## RAW DATA
......

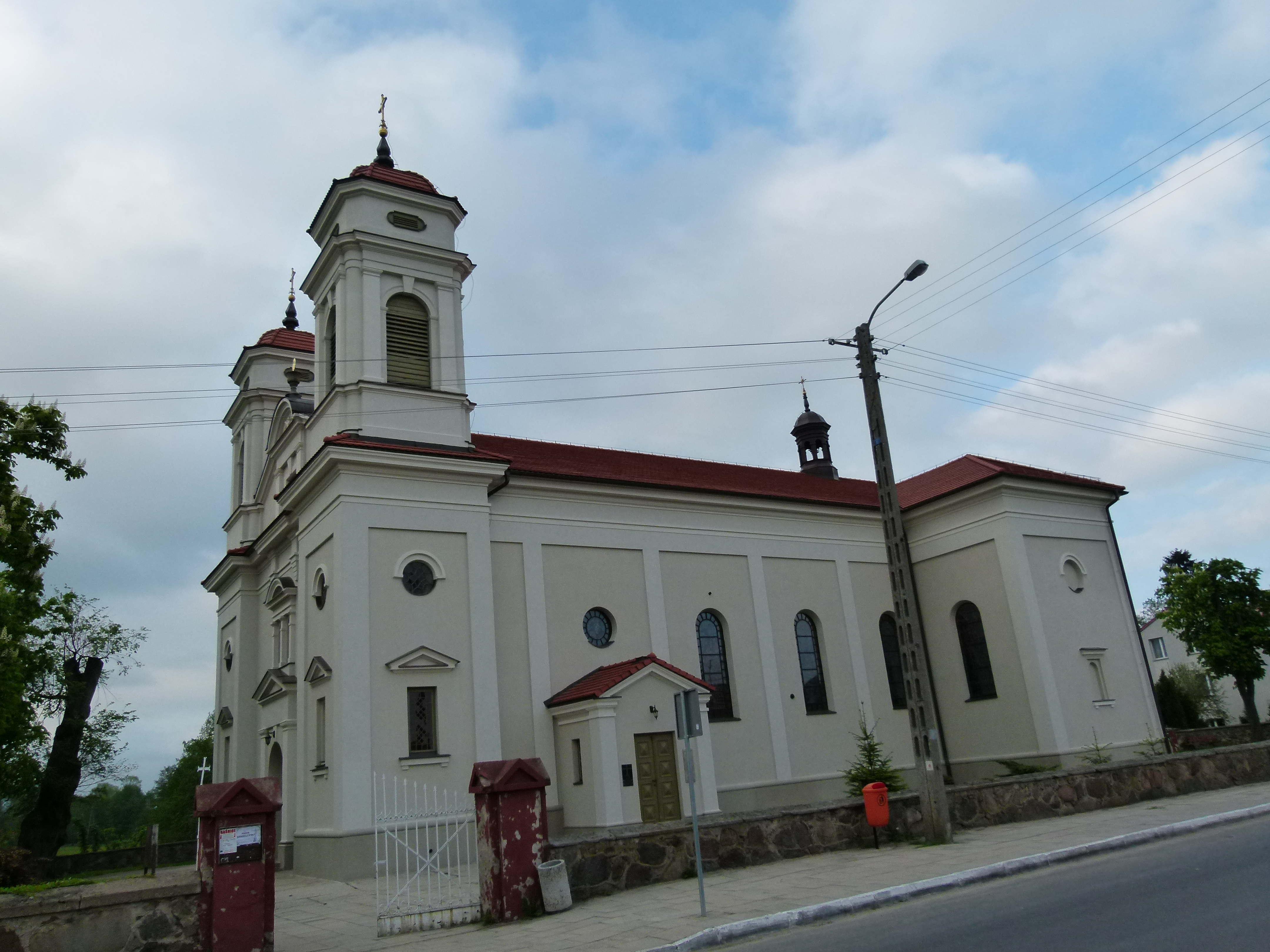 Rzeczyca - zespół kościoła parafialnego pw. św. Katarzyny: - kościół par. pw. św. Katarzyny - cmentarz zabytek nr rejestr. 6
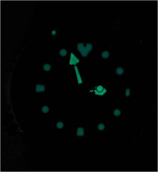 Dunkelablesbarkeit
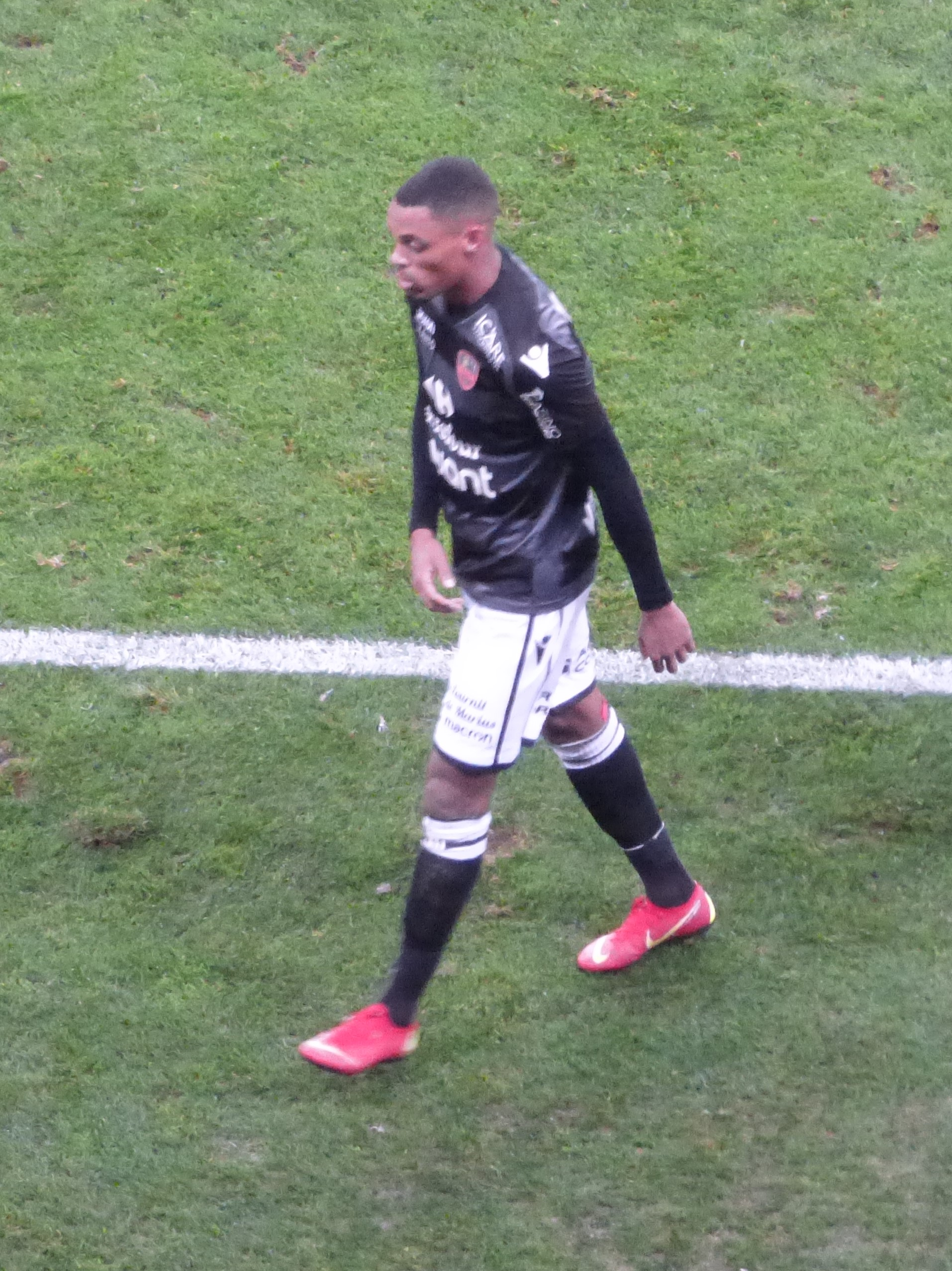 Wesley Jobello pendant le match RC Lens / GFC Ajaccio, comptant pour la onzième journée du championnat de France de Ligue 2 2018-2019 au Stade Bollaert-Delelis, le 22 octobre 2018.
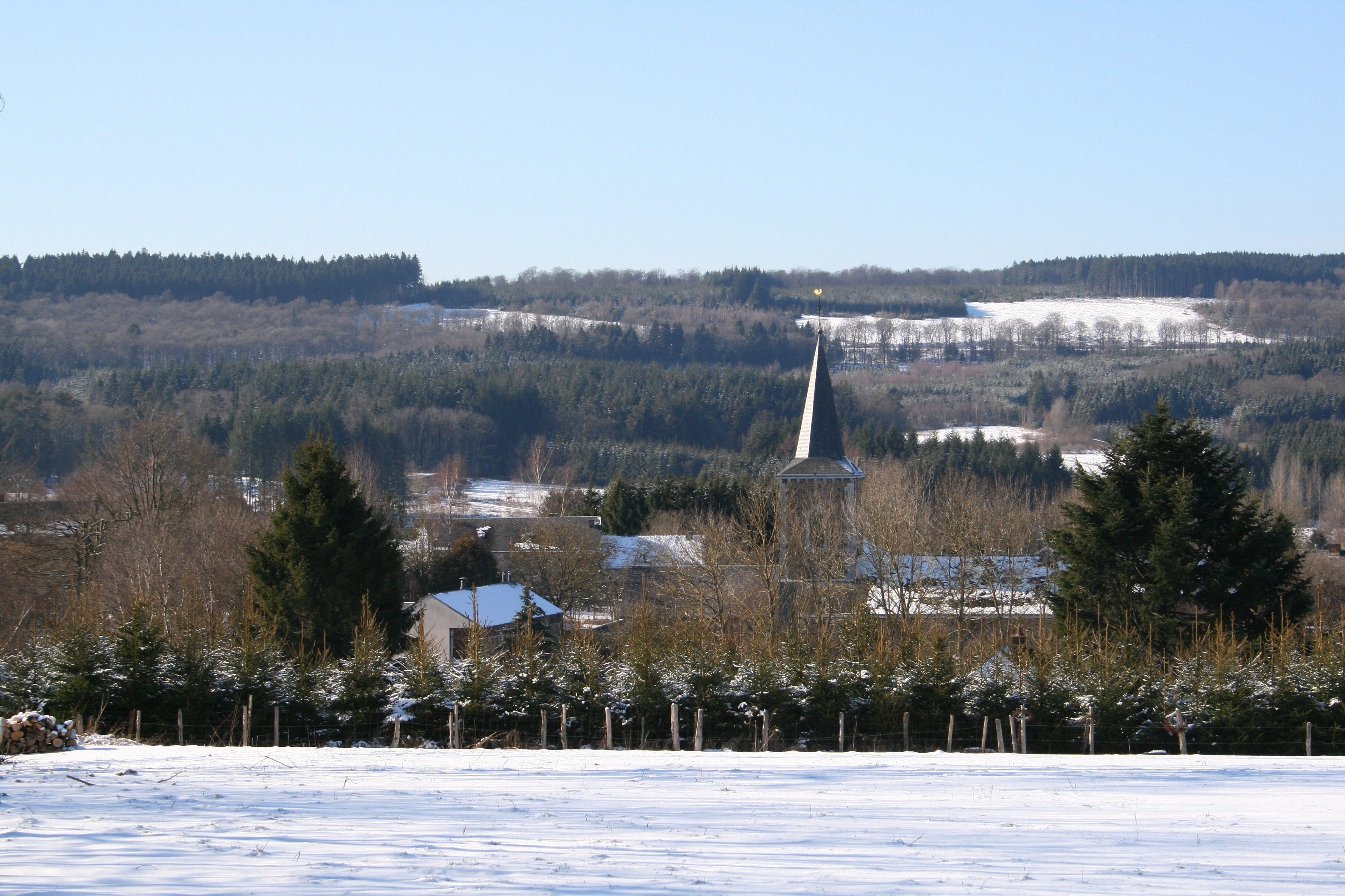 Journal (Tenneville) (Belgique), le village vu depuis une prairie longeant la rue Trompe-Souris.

......

In repeating the lines above, keep the wording exact and leave every picture out.

 Rzeczyca - zespół kościoła parafialnego pw. św. Katarzyny: - kościół par. pw. św. Katarzyny - cmentarz zabytek nr rejestr. 6
 Dunkelablesbarkeit
 Wesley Jobello pendant le match RC Lens / GFC Ajaccio, comptant pour la onzième journée du championnat de France de Ligue 2 2018-2019 au Stade Bollaert-Delelis, le 22 octobre 2018.
 Journal (Tenneville) (Belgique), le village vu depuis une prairie longeant la rue Trompe-Souris.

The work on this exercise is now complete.